How custom is custom? I don't build boxes, typically prefab and then assemble in place providing that the long pieces can make the turns or come in through windows.

Another consideration is how many doodads the customer wants. In right now are appliance garages, pan drawers, vertical storge, fancy corner storage, recycle garbage bins, wok pits, etched glass door panels, no doors, unconventional pulls and the list goes on.


----------



## Woodcrafter74 (Oct 5, 2005)

Teetor,
When you say you don't build boxes, are you saying that if you have a cabinet run of say 8' that you'll build that as one unit? If so, do you ever have trouble in older homes where the walls aren't true, or can you take care of wall inconsistencies with shims? 
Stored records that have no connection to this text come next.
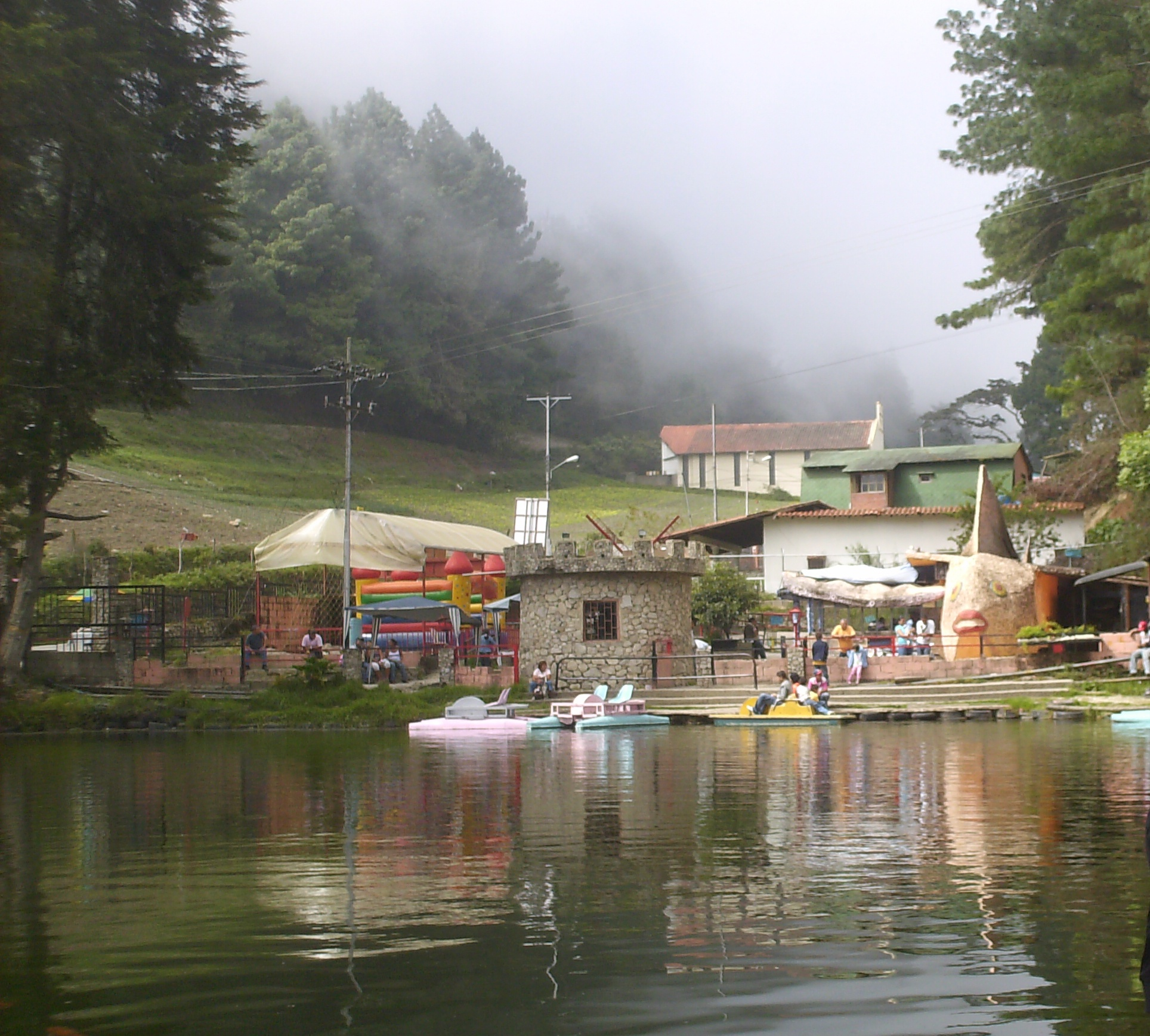 Pequeña laguna a orillas de La Puerta (Trujillo), Venezuela.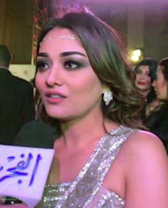 راندا البحيري في حفل استفتاء موقع ومجلة وشوشة، والذى يقام على المسرح الكبير بدار الأوبرا المصرية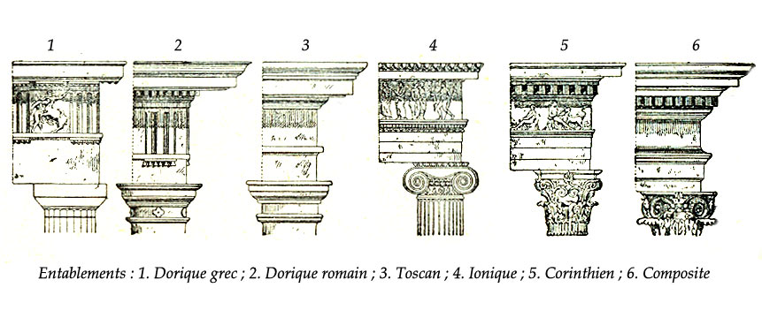 les différents styles d'entablement Source scannée depuis le Larousse 1922 par Nataraja-Shiva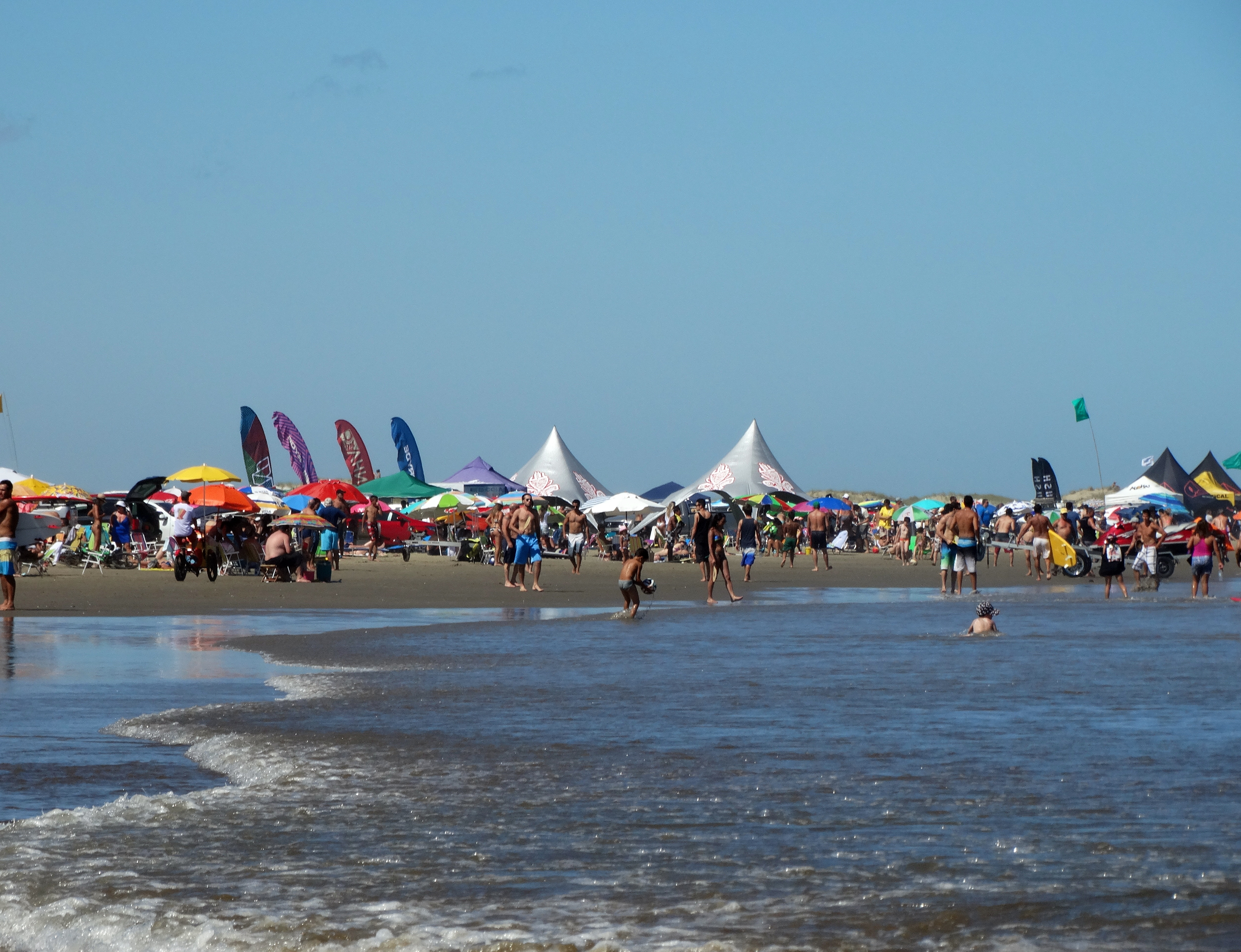 verão praia cheia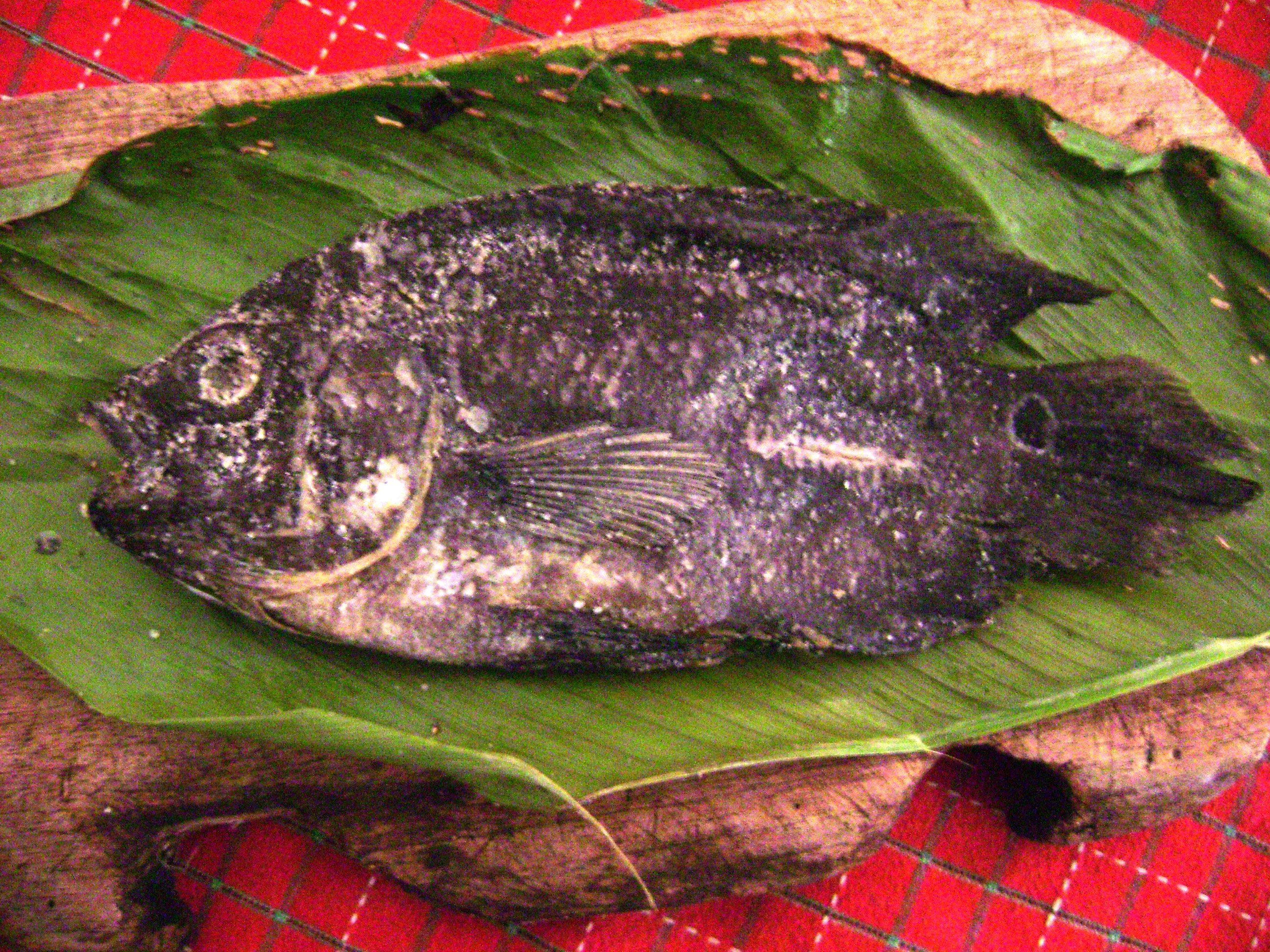 Un pescado conocido como Acarahuazu. Iquitos-Perú.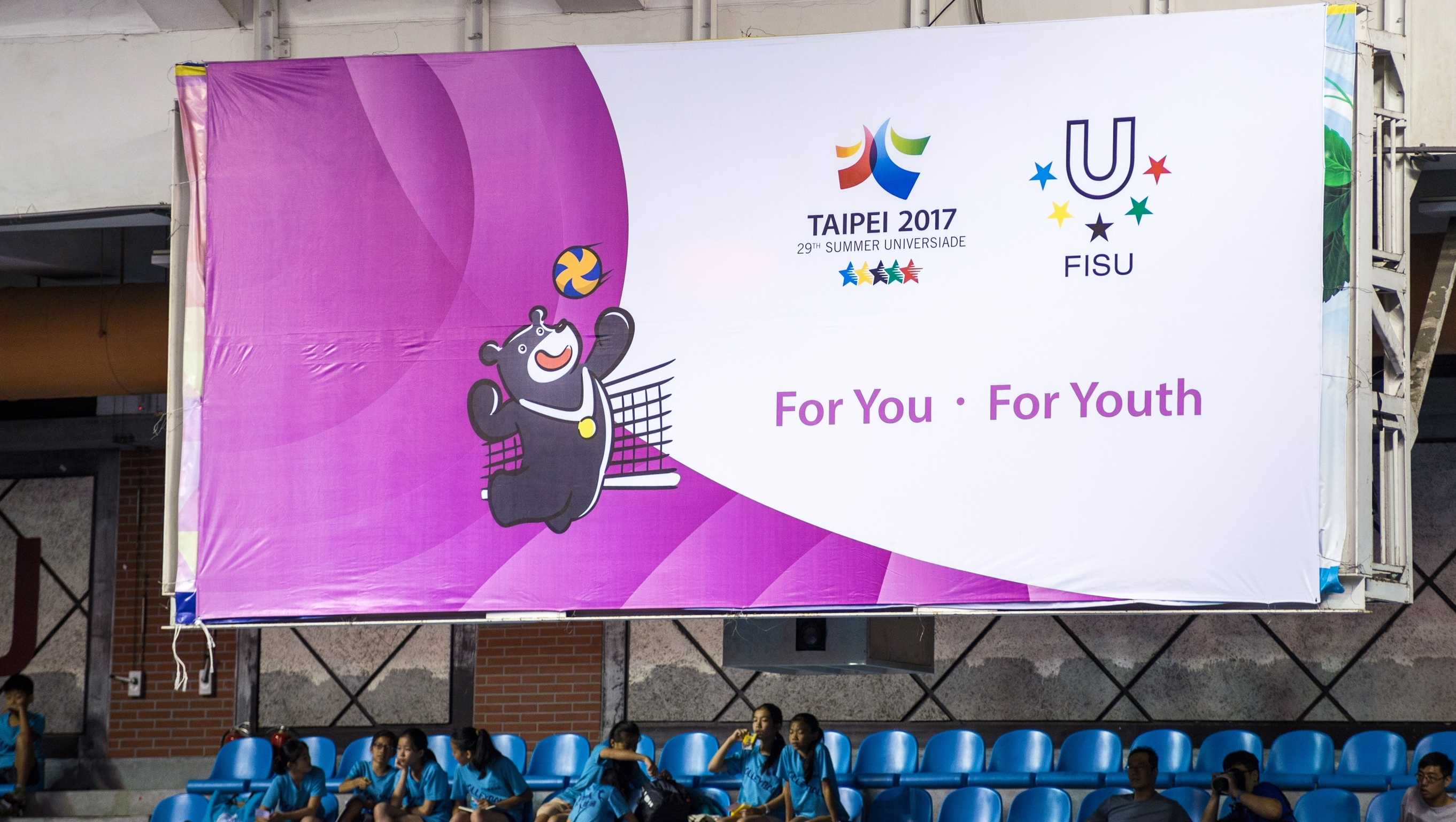 中文（台灣）: 2017世大運女子排球賽，烏克蘭對加拿大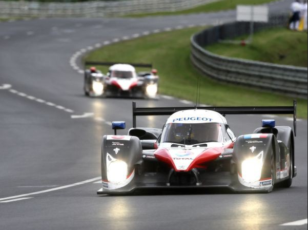 Peugeot 908 en pista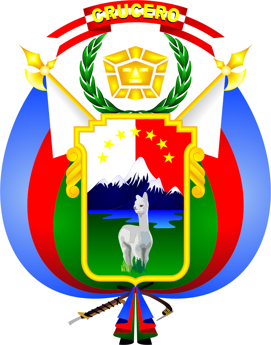 Distrito de Crucero - Provincia de Carabaya - Región Puno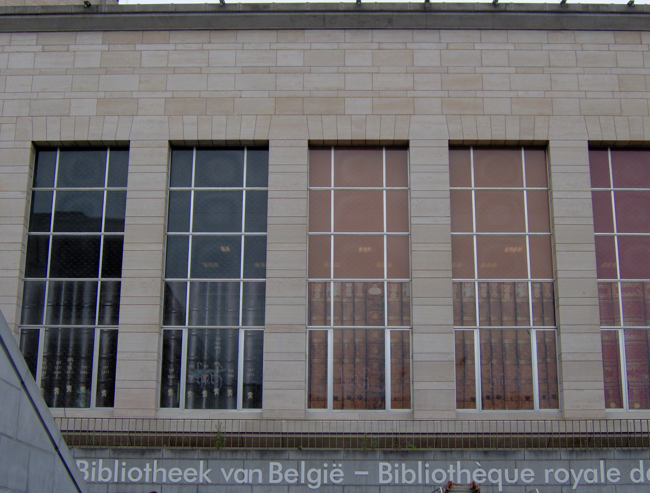 Bogforsider i vinduerne! cool!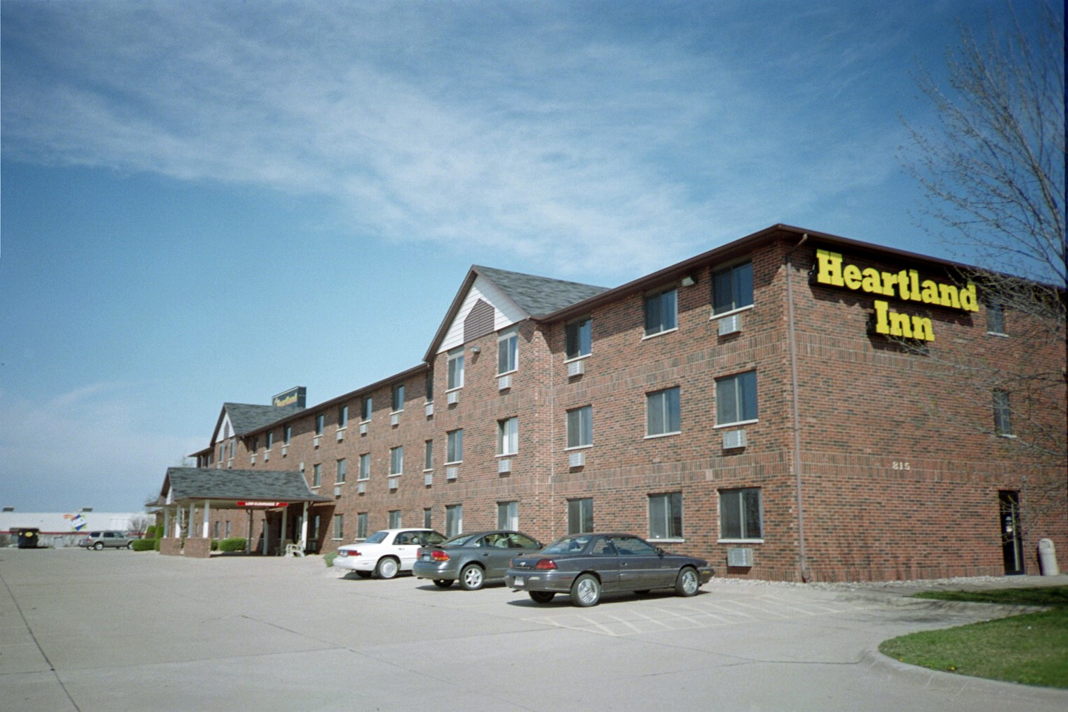 Heartland Inn Bettendorf, Iowa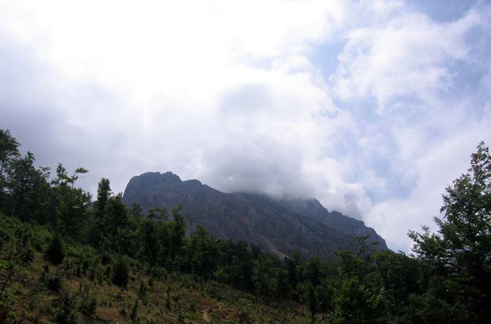 Komovi u magli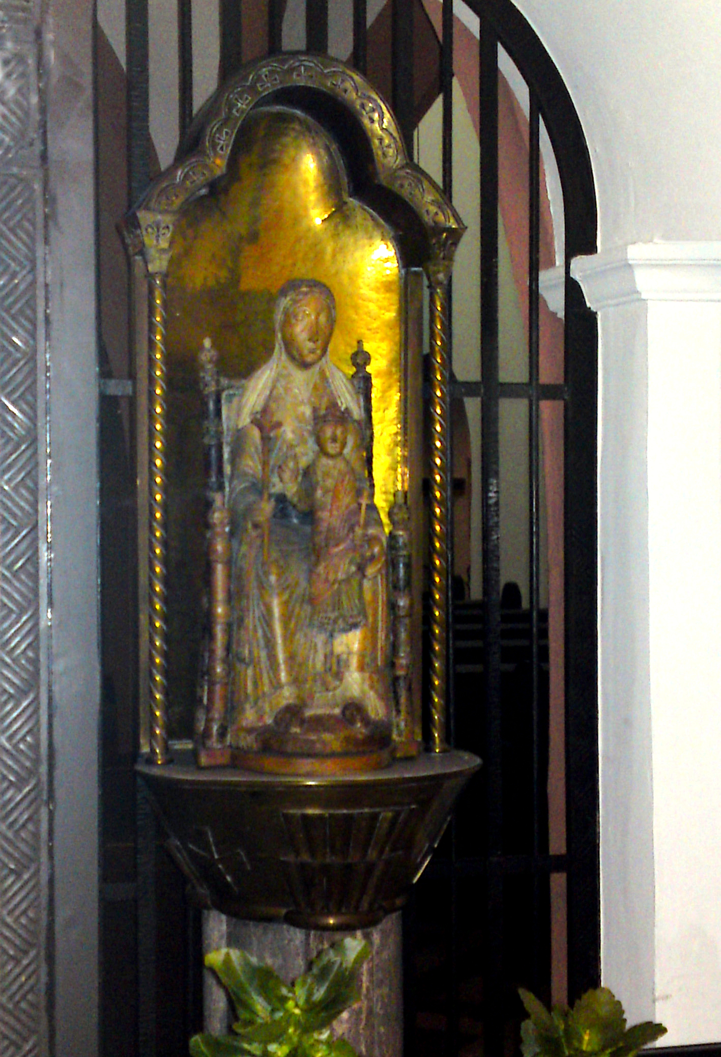 "Hovener Madonna" -holzgeschnitzte Madonnenstatue aus dem 12. Jahrhundert in der Klosterkirche des Klosters ;Marienbaorn Zülpich-Noven (NRW)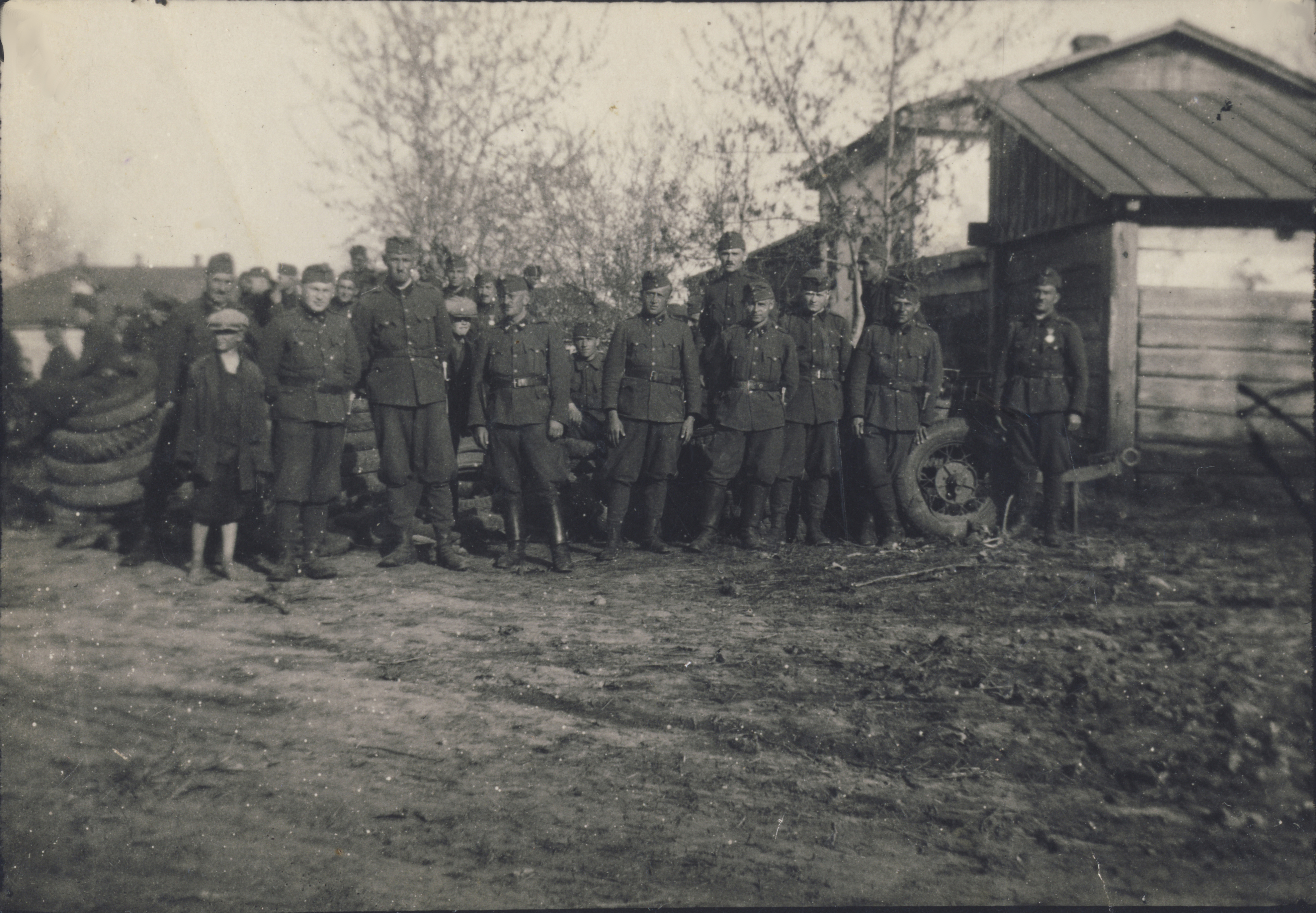 Valahol Oroszországban a Zene téren - Dimitriew 1942. V. 27., Bucz Sándor hagyatéka

On your base cabs, do you build the 4" toe kick base separately and then attach the cabinets or build them all as one unit?


----------



## Teetorbilt (Feb 12, 2004)

my biggest cabinet, to date, was 22'10" L and 12' H without a joint in any runs, horizontal or vertical. It featured a custom copper range hood by Schnedeker and a full entertainment center including a 36" TV on an articulated arm and swivel. Nothing beats Oprah on surround sound. LOL


----------



## Woodcrafter74 (Oct 5, 2005)

WOW! You can't see me, but I'm bowing down in respect and awe. 

If I didn't have a family relying on me and wasn't so tied to my area, I'd move to FL to work in your cabinet shop at minimum wage for a few years--just for the experience. I'd love to work next to a seasoned veteran in the trade and gleen all that tribal knowledge. 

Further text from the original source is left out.